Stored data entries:
#####
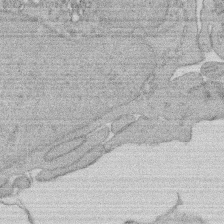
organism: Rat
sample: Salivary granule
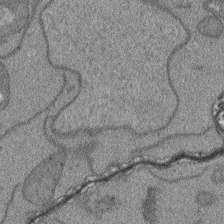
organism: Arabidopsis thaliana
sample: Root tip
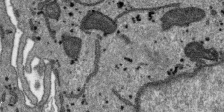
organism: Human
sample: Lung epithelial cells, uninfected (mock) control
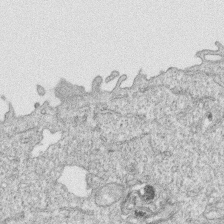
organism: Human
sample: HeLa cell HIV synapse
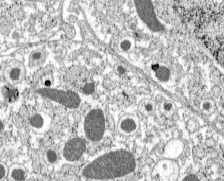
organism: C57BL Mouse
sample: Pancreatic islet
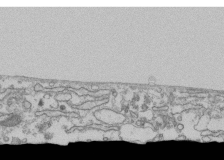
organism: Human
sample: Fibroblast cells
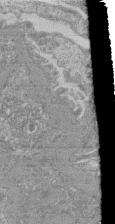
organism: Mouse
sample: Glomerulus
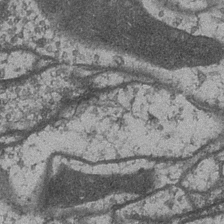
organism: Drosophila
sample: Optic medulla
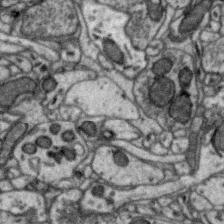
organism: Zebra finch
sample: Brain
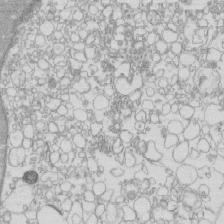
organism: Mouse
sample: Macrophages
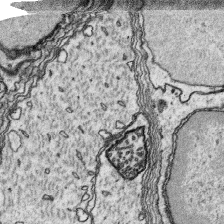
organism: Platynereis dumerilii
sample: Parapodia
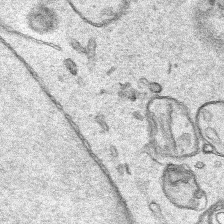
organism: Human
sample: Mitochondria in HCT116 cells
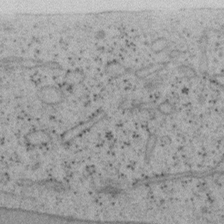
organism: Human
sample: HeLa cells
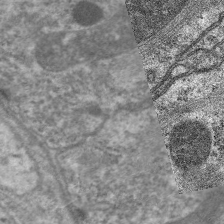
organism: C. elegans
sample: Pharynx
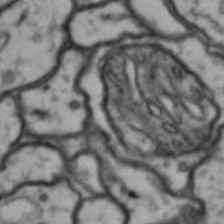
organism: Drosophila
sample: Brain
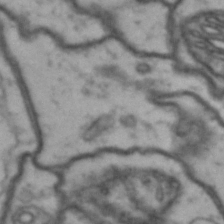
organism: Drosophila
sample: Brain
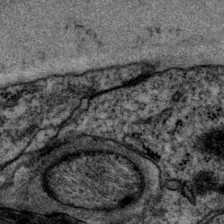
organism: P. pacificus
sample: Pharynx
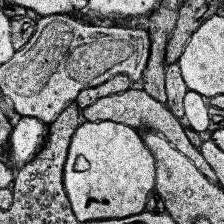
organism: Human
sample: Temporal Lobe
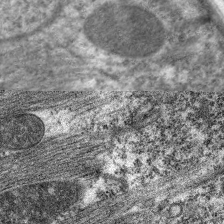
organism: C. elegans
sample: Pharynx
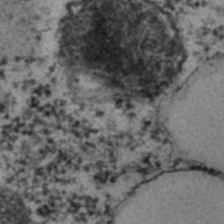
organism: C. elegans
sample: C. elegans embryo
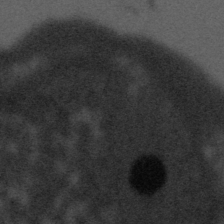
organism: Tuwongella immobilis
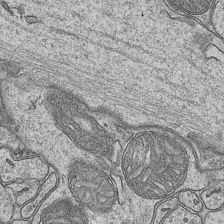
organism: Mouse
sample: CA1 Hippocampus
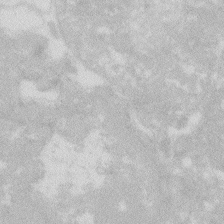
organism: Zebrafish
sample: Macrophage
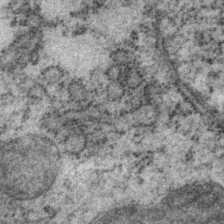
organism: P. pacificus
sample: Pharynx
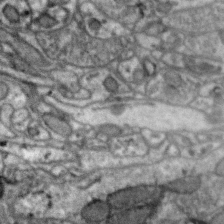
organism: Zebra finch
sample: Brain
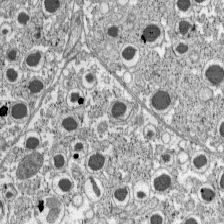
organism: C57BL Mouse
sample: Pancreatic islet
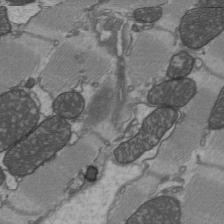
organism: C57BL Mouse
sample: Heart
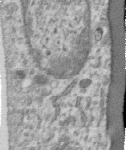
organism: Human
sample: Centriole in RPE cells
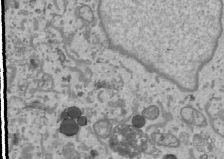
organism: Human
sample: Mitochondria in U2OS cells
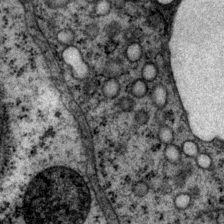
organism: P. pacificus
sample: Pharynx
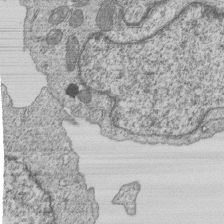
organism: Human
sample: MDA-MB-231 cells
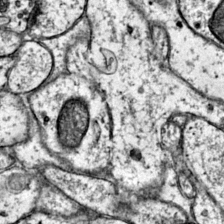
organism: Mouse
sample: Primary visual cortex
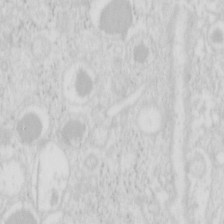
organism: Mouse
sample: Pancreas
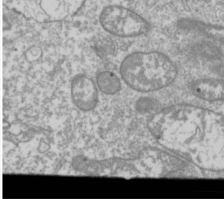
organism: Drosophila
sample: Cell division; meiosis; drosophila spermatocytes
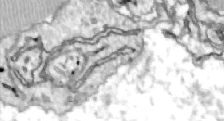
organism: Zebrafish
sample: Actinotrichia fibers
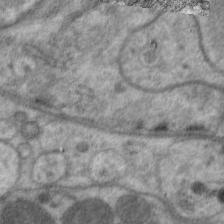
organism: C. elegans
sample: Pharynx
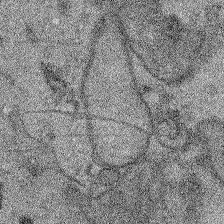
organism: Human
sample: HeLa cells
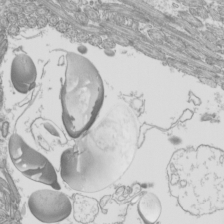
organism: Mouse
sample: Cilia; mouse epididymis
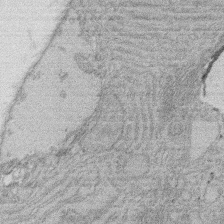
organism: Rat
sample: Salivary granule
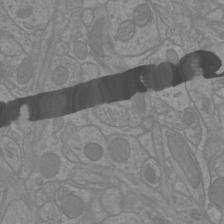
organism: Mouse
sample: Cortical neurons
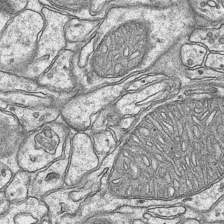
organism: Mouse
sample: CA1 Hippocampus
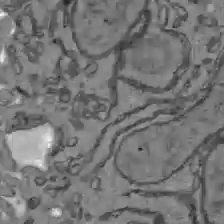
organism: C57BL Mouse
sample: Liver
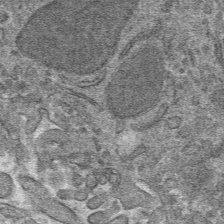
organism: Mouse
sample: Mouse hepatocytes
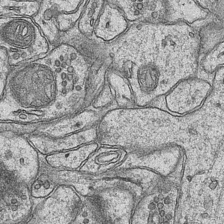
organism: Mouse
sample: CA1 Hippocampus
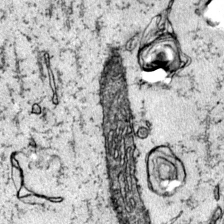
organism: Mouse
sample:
#####
EXERCISE DESCRIPTION ->
Leaving the pictures behind, return every line above exactly.

ANSWER TO THIS TASK ->
organism: Rat
sample: Salivary granule
organism: Arabidopsis thaliana
sample: Root tip
organism: Human
sample: Lung epithelial cells, uninfected (mock) control
organism: Human
sample: HeLa cell HIV synapse
organism: C57BL Mouse
sample: Pancreatic islet
organism: Human
sample: Fibroblast cells
organism: Mouse
sample: Glomerulus
organism: Drosophila
sample: Optic medulla
organism: Zebra finch
sample: Brain
organism: Mouse
sample: Macrophages
organism: Platynereis dumerilii
sample: Parapodia
organism: Human
sample: Mitochondria in HCT116 cells
organism: Human
sample: HeLa cells
organism: C. elegans
sample: Pharynx
organism: Drosophila
sample: Brain
organism: Drosophila
sample: Brain
organism: P. pacificus
sample: Pharynx
organism: Human
sample: Temporal Lobe
organism: C. elegans
sample: Pharynx
organism: C. elegans
sample: C. elegans embryo
organism: Tuwongella immobilis
organism: Mouse
sample: CA1 Hippocampus
organism: Zebrafish
sample: Macrophage
organism: P. pacificus
sample: Pharynx
organism: Zebra finch
sample: Brain
organism: C57BL Mouse
sample: Pancreatic islet
organism: C57BL Mouse
sample: Heart
organism: Human
sample: Centriole in RPE cells
organism: Human
sample: Mitochondria in U2OS cells
organism: P. pacificus
sample: Pharynx
organism: Human
sample: MDA-MB-231 cells
organism: Mouse
sample: Primary visual cortex
organism: Mouse
sample: Pancreas
organism: Drosophila
sample: Cell division; meiosis; drosophila spermatocytes
organism: Zebrafish
sample: Actinotrichia fibers
organism: C. elegans
sample: Pharynx
organism: Human
sample: HeLa cells
organism: Mouse
sample: Cilia; mouse epididymis
organism: Rat
sample: Salivary granule
organism: Mouse
sample: Cortical neurons
organism: Mouse
sample: CA1 Hippocampus
organism: C57BL Mouse
sample: Liver
organism: Mouse
sample: Mouse hepatocytes
organism: Mouse
sample: CA1 Hippocampus
organism: Mouse
sample:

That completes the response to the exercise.